Select id_2, sum(val)

From relationship

Where id_1 in (2,3)

Group by id_2

 

*Explain:*

0: jdbc:phoenix:> EXPLAIN Select id_2, sum(val) From relationship Where id_1 in (2,3) Group by id_2 ;

+-----------------------------------------------------------------------------------------+--------+

|                                          PLAN    | EST_BY |

+-----------------------------------------------------------------------------------------+--------+

| CLIENT 60-CHUNK PARALLEL 60-WAY SKIP SCAN ON 120 KEYS OVER RELATIONSHIP [0,2] - [59,3]  | null |

|     SERVER AGGREGATE INTO DISTINCT ROWS BY [ID_2]                                       | null |

| CLIENT MERGE SORT                                                                       | null |

+-----------------------------------------------------------------------------------------+--------+

3 rows selected (0.048 seconds)

 

In this case, although the group by is performed on both the client and regionserver, almost all of the actual grouping happens on the client because the id_2’s are randomly distributed across the regionservers. As a result, a lot of unnecessary data is serialized to the client and grouped serially there. This can become quite material with large resultsets.

 

*Proposed:*

*Schema:*

CREATE TABLE relationship (

id_1 BIGINT NOT NULL,

id_2 BIGINT NOT NULL,

other_key BIGINT NOT NULL,

val SMALLINT,

CONSTRAINT pk PRIMARY KEY (id_1, id_2, other_key),

SALT_BUCKETS=60,

SALT_COLUMN = id_2

);

 

*Query (unchanged):*

Select id_2, sum(val)

From relationship

Where id_1 in (2,3)

Group by id_2

 

*Explain (unchanged)*

 

Under the proposal, the data are merely partitioned so that all rows containing the same id_2 are on the same regionserver, the above query will perform almost all of the grouping in parallel on the regionservers. No special hint or changes to the query plan would be required to benefit. Tables would need to be re-salted to take advantage of the new functionality.

 

*Technical changes proposed to phoenix:*
 * Create a new piece of table-level metadata: SALT_COLUMN. SALT_COLUMN will instruct the salting logic to generate a salt-byte based only on the specified column. If unspecified, it will behave as it does today and default to salting the entire rowkey. This metadata may be specified only when the table is created and may not be modified. The specified column must be part of the rowkey.  
 * Modify all callers of [getSaltingByte|https://github.com/apache/phoenix/blob/master/phoenix-core/src/main/java/org/apache/phoenix/schema/SaltingUtil.java#L77](byte[] value, int offset, int length, int bucketNum) to consistently leverage the new metadata.
 * Tests
 * Docs





*Design points:*

*One salt column vs multiple salt columns:* Based on the existing signature for getSaltingByte, it seems simpler to only support a single SALT_COLUMN rather than multiple arbitrary SALT_COLUMNS. Known use-cases are completely supported by a single column.
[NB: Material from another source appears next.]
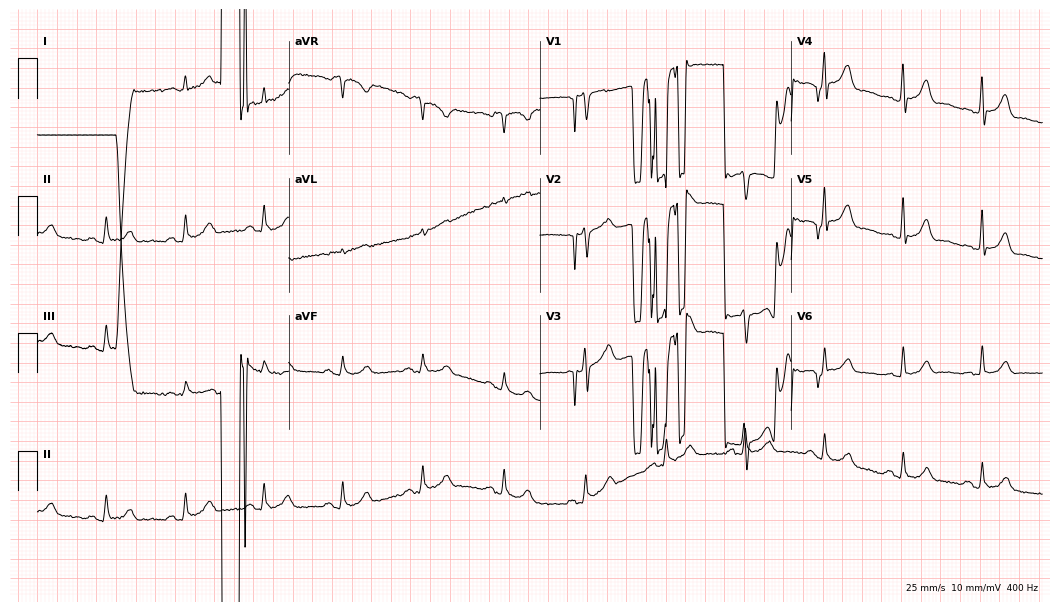
12-lead ECG (10.2-second recording at 400 Hz) from a male patient, 53 years old. Screened for six findings — first-degree AV block, right bundle branch block (RBBB), left bundle branch block (LBBB), sinus bradycardia, atrial fibrillation (AF), sinus tachycardia — none is recorded.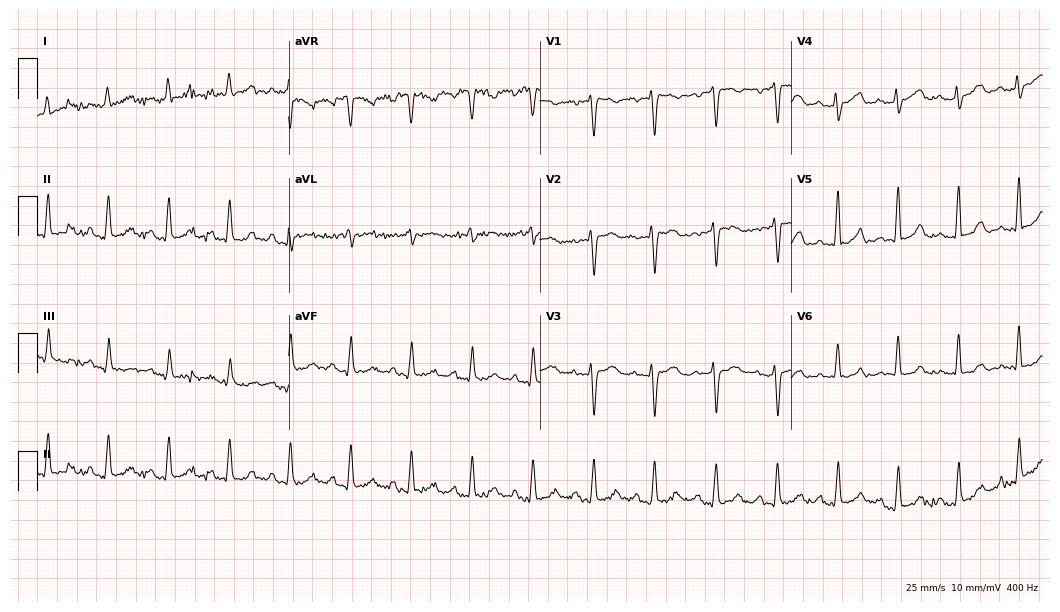
12-lead ECG (10.2-second recording at 400 Hz) from a 54-year-old woman. Labelled as a normal ECG.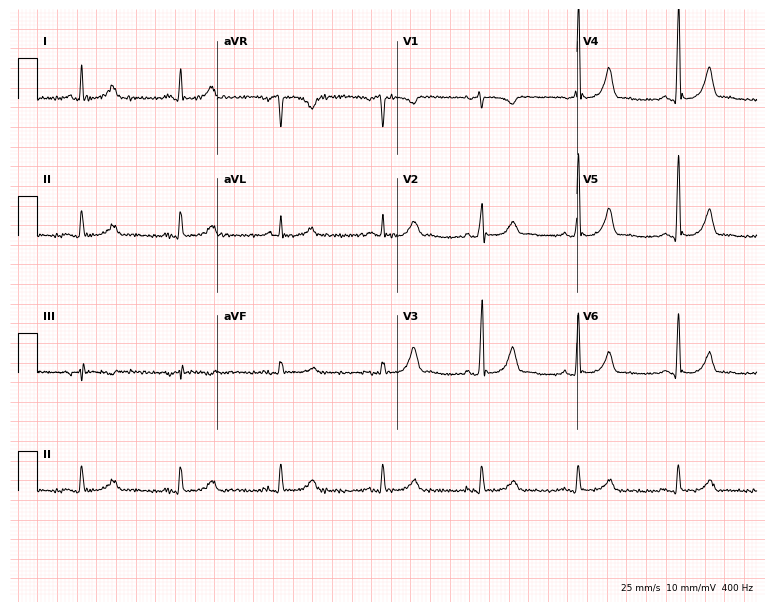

*Syntax:*  PHOENIX-4757 suggests an alternate, less verbose syntax for defining the salt bucket. The SALT_COLUMN syntax is suggested for clarity and consistency with other Phoenix table options.

 

*Future Enhancements (not in scope)*

Different aspects of the query execution runtime could take advantage of new metadata and implied knowledge that the data are partitioned in a predictable manner. For example:
 * It could be that client side grouping is completely unnecessary in cases where the SALT_COLUMN is part of the group-by expression.
 * A query that contains a literal equality predicate for the SALT_COLUMN can be isolated to a single regionserver, rather than broadcast to all regionservers.
 * A client-side merge-sort-join based on the SALT_COLUMN could optimize organization of merges. 
 * Similarly, a server-side hash join could distribute only ‘necessary’ portions of the hash table to each regionserver.

If additional advantages of these types come for free, then that’s great but can be follow on enhancements from the initial commit.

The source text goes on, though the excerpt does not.